Dr. Tom E. Jones urges behavioral interview practice to demonstrate creativity and innovation
More than 10 years ago Dr. Tom E Jones said he was given the dubious title of Guru of Dysfunction in an article by a San Francisco newspaper. That’s because he has worked with several large corporations as a trainer, consultant and turnaround specialist, helping them address dysfunctional areas and improve productivity.
When Jones spoke during the first Profile Forum Wednesday night, he dispelled a number of job-related myths that the audience of approximately 80 job seekers had accepted as part of the process. By ignoring these myths, and learning more about organizational dysfunction, job candidates will be better prepared to navigate through the hiring process.
One of the most prominent myths is that companies always hire the most qualified candidates for every position, Jones said. After helping several companies conduct executive searches, the candidate with the highest ranking among key evaluation criteria was not selected for the position. In fact, many involved in the hiring decision often chose a less qualified candidate who was perceived to be the most likable and the decisions were usually based on personality traits and appearance and who can convey what they will bring to the company for it’s success.
In an anecdote-filled workshop on “Why Job Hunters Suffer and What to Do About It” Jones, a Carmel-based author and lecturer, urged audience members to “Be Likeable” in interviews with potential employers. While your resume speaks to your qualifications, most companies want to hire people who fit into their existing corporate culture.

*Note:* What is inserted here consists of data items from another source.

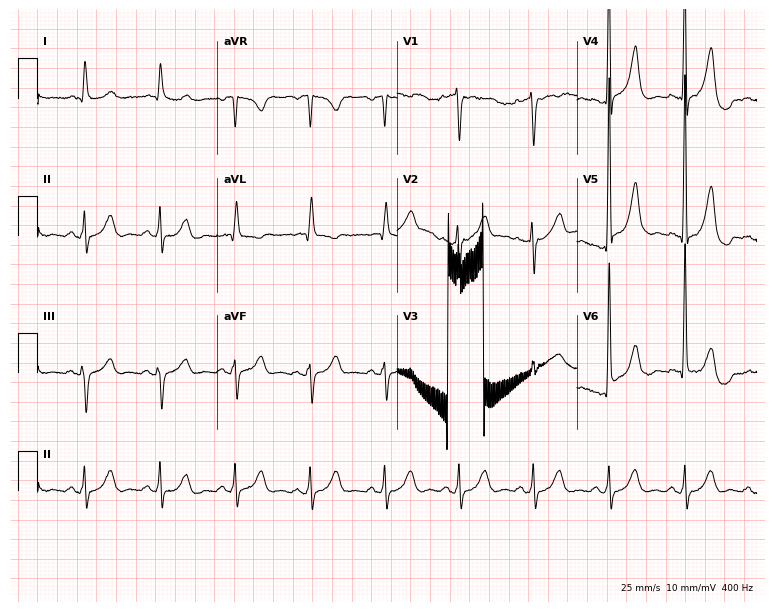
ECG — a 57-year-old male patient. Screened for six findings — first-degree AV block, right bundle branch block, left bundle branch block, sinus bradycardia, atrial fibrillation, sinus tachycardia — none is recorded. Only these six findings were labelled.
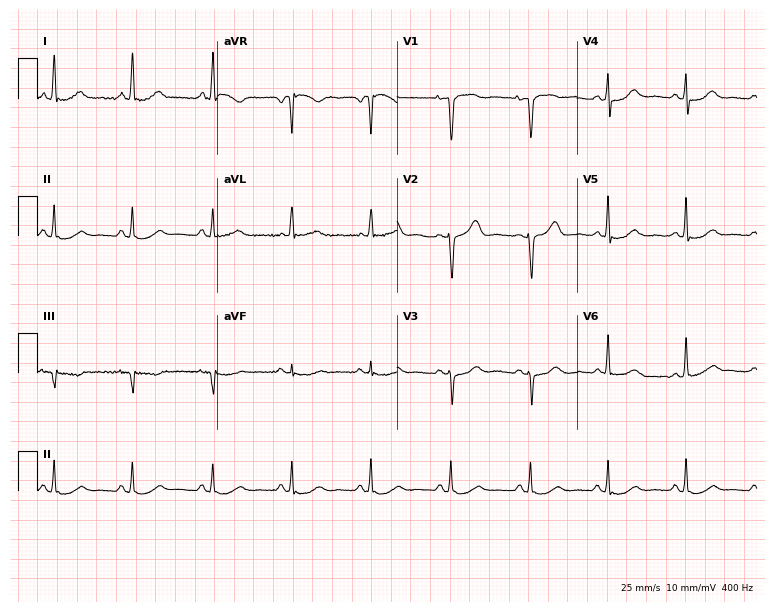
Resting 12-lead electrocardiogram (7.3-second recording at 400 Hz). Patient: a female, 53 years old. Read as a normal ECG.
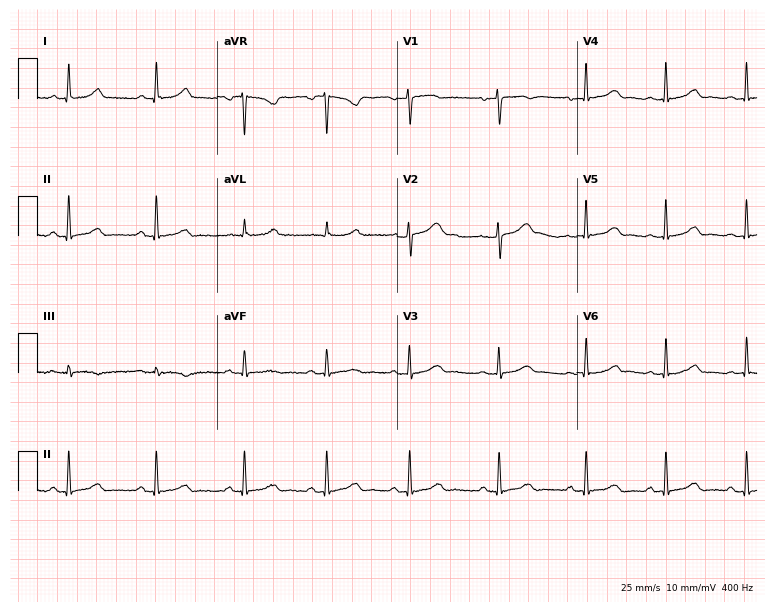
12-lead ECG from a 36-year-old woman. Recorded interpretation: within normal limits.
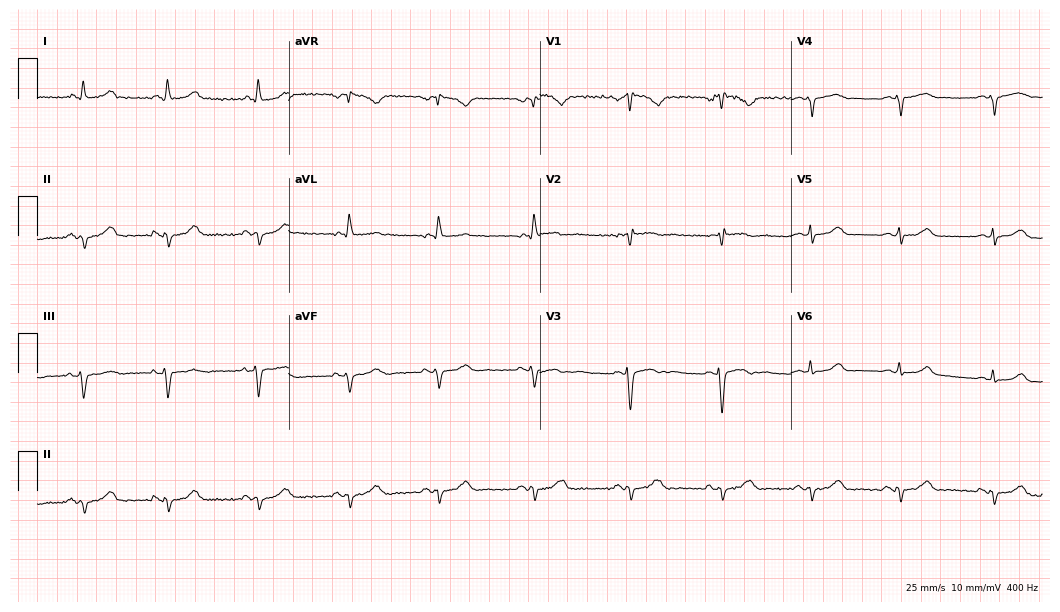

Many company’s now employ behavioral questions in the interview process to see if a candidate can communicate well and fit in with their team, Jones said. Job seekers should focus on how to answer a list of behavioral questions such as “What are some of your most meaningful accomplishments?” and “What did you enjoy least about your last position?” Jones urged the audience to practice behavioral interviewing skills because employers want people to think creatively and innovate naturally.
“You should have the acronym ‘WAIT’ tattooed onto the back of your eyelids,” Jones said. It stands for "Why Am I Talking," because oftentimes job candidates blather continuously about their experience and qualifications during interviews. To improve your chances of getting a job offer, the interviewee should ask the interviewer more about the company’s goals for the position. “Be interested, not interesting,” he said.
The Forum, held in Capitola City Council Chambers, was the first time that Profile of Santa Cruz had to utilize facilities outside of the Capitola Career Center to host its popular guest speaker series, according to Rosalie Castello Flores, the organizations Associate Director. It was also the first time that non-Profile members from the community were invited to participate.